Replace with your own IP addresses. Then, on your irc client logged into the bouncer:

/msg *status rehash
$ doas crontab -e

Add a few lines to have ZNC reconnect every 5 minutes. ZNC will only connect if no other ZNC instance is running:

HOME=/home/znc
*/5     *       *       *       *       /usr/sbin/chroot -u znc -g znc /home/znc znc >>/var/log/znc.log 2>&1 &

To test the connection (and SSL certificate), run:

$ openssl s_client -connect my.example.com:31337

Make sure you have the proper SSL cert configured.

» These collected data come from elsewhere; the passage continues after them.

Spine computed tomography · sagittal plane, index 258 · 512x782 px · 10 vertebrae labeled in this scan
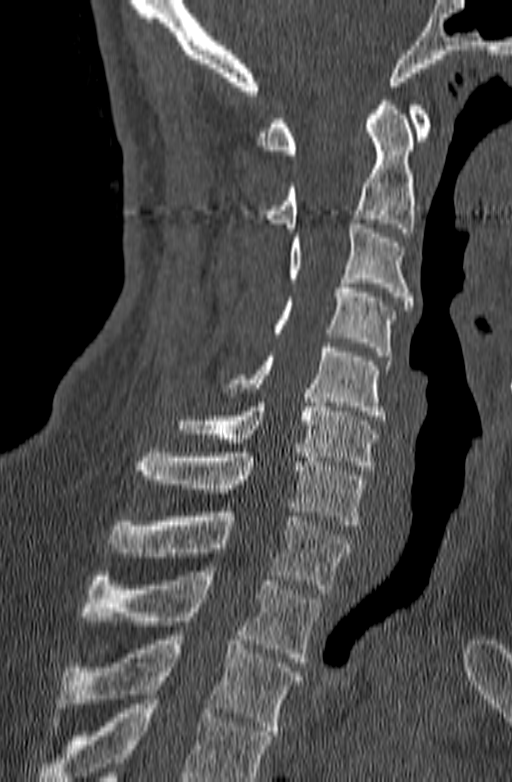 Box edges are left/top/right/bottom in pixels.
Where the bottom of the scan cuts through a vertebra, that vertebra gets no label or box.
| vertebra | x1 | y1 | x2 | y2 |
|---|---|---|---|---|
| C1 | 257 | 101 | 432 | 154 |
| C2 | 257 | 96 | 414 | 232 |
| C3 | 288 | 219 | 413 | 310 |
| C4 | 272 | 279 | 395 | 356 |
| C5 | 222 | 343 | 391 | 420 |
| C6 | 177 | 398 | 377 | 470 |
| C7 | 134 | 448 | 366 | 525 |
| T1 | 107 | 507 | 351 | 593 |
| T2 | 82 | 571 | 320 | 662 |
| T3 | 53 | 631 | 301 | 735 |
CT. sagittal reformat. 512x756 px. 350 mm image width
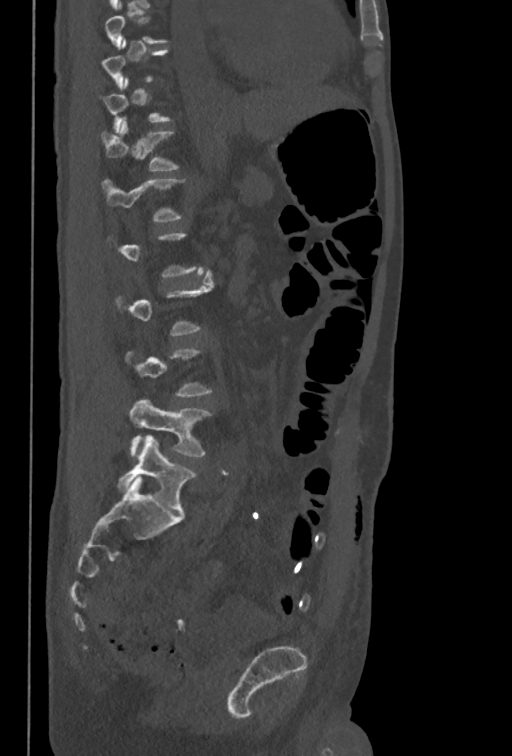

In the table, x1 and y1 are a box's top-left corner and x2 and y2 its bottom-right corner, in pixels.
A vertebra is boxed only from the first to the last slice where its cross-section is at least a third of its largest; slices outside that range leave it without a box.
| vertebra | x1 | y1 | x2 | y2 |
|---|---|---|---|---|
| T12 | 101 | 117 | 179 | 171 |
| L1 | 101 | 178 | 185 | 222 |
| L5 | 130 | 400 | 211 | 456 |

While you are at it, you will want to redirect any plaintext requests to the webpanel on port 80 to use SSL on port 443. Add this to /etc/httpd.conf:

server "bnc.example.com" {
        listen on * port 80
        location "/.well-known/acme-challenge/*" {
                root "/acme"
                request strip 2
        }
        location * {
                block return 302 "https://$HTTP_HOST$REQUEST_URI"
        }
}

Go ahead and reboot the web server:

$ doas rcctl restart httpd

Note: If you are using IPv6 and IPv4 for the same listener, perl IO::Socket::INET is unable to connect. Use two separate listeners.